I have been having so much pain in both arms and legs I worry in case it’s a relapse, so I have reached out to the MS nurse. I know it may be a symptom of the virus (it is), but I can’t be sure. I had my routine annual MRI for my MS last week, on the very first day this virus started. It may give us some clues. Meanwhile, I have been taking prescribed cocodamol, because nothing else works. I have not been at work this week. I am trying to keep positive, watching comedies, because at the end of the day, I am not giving up. Things will get better. Xx
Bless you I hope it eases soon! Hard to know what’s ms or something else but luckily you may get some answers. I say luckily but a relapse on top of hand foot and mouth really wouldn’t be! X
Hello friends,
Just to update you, I really worry that this virus has now triggered a relapse, this time affecting both legs and both arms. I am already in contact with my personal MS nurse. Just trying to think positive.
I have neurological pain in all limps, but no pins and needles. The pain is intense, I am on prescription painkillers. I had an MRI 9 days ago… it may or may not show the issue, and I may have to repeat it.
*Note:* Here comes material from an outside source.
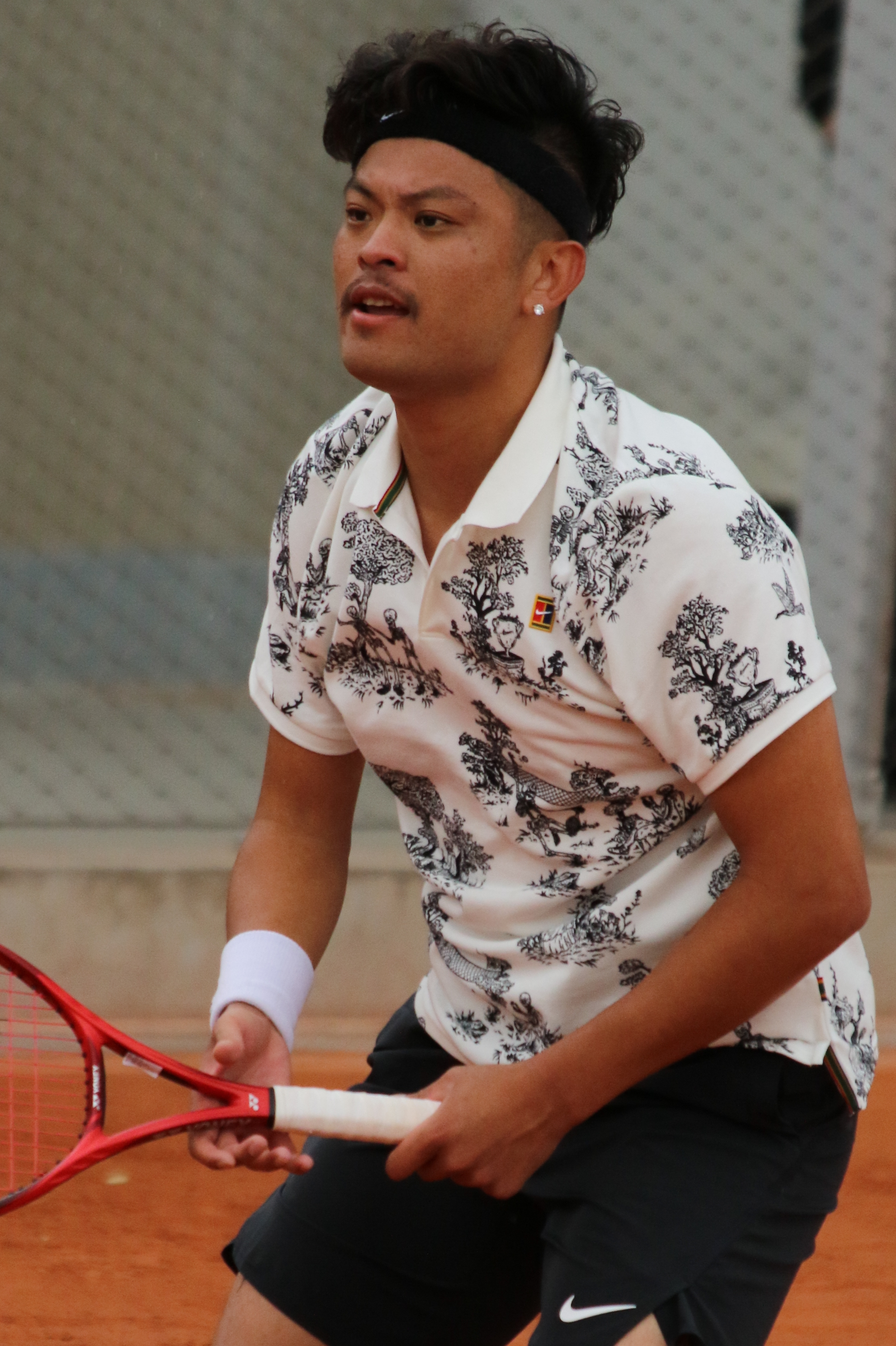 Hsieh RG19 (23)

I talked to a lovely amazing MS nurse here at the MS Society (called Jennifer) who explained a few things to me. We are blessed that the MS Society offers so much support through the helpline!
I suppose now it’s a wait and see for me. I will keep you updated, but this incident clearly shows how a virus can trigger a relapse, even if someone is on DMT (I am on plegridy).
I haven’t been to work since Wednesday last week, will try to go back on Monday but my boss doesn’t know about the MS. I am thinking about changing jobs anyway, because working in a clinic (as I currently do) exposes me to viruses.
Sending you all positive energy. 
Maria
Hi Maria. Sorry to hear all that. Yep, as I understand it viral or bacterial infections can certainly trigger a relapse ( hence Covid vaccination and , for me Shingles vaccination). In spite of Covid vaccination I once got bad Covid which made my symptoms much much worse for a while . I’ve always had problems with my right leg but for a while my left leg became pretty useless as well - basically couldn’t walk at all for a few days ( relied on a small folding scooter to get me from bed to bathroom and back). Later MRIs didn’t show any new lesions so what’s in my mind is that infections and resulting inflammation can result in symptoms becoming much much worse including sort of previously ‘hidden symptoms’ - ones that exist but not at a noticeable level. It took a few months but my right leg returned to pre-Covid functioning and my left leg was fine ( presumably the relevant area of my CNS has damage but not enough to cause noticeable symptoms - until an infection causes some inflammation)
Hello Hank_Dogs 
Thank you for taking the time to get back to me. I also had a tough time with COVID (despite being vaccinated), but this time, hand, foot and mouth disease has hit me three times as hard!
If you don’t mind me asking, since they didn’t find any new lesions on your MRI after the incident, did they confirm it as a relapse, or was it more likely a pseudo-relapse?
Thanks again,
Maria
I can’t remember how it was ‘labelled’ but I remember a chat with the MS Nurse about temporary worsening.
I’ve never had an MRI of my spine and I do wonder if in fact a new lesion developed on my spinal cord . I will never know but the good thing is that no long lasting new symptoms developed
It did take a while to die down ( maybe 6 -7 months of gradual return to ‘normal’ ). In my mind that long period was a result of my immune system taking a long time to calm down fully and things in general to return to normal ( along the lines of ‘long Covid’).
I very much hope that in your case it’s also just a temporary worsening.
This is not what I wanted to read I’m so sorry it’s triggered your ms in a big way. I really hoped it wouldn’t be that way. Sending hugs and healing thoughts to you!